> **Task data**
※

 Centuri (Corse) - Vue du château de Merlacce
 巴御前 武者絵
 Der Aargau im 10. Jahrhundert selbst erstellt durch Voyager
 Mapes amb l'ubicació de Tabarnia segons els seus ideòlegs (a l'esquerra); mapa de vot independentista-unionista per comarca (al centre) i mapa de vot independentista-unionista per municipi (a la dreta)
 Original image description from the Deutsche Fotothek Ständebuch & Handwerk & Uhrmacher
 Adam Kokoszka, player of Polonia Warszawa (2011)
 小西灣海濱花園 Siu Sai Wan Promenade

※

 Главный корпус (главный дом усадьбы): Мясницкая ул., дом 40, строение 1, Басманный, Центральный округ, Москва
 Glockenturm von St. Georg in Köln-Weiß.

※

> **Task directions**
Considering only the material above, set down every line from the one with "Главный корпус (главный" to the one with "Glockenturm von St. Georg in Köln-Weiß.", inclusive, exactly as written.

> **Written answer**
 Главный корпус (главный дом усадьбы): Мясницкая ул., дом 40, строение 1, Басманный, Центральный округ, Москва
 Glockenturm von St. Georg in Köln-Weiß.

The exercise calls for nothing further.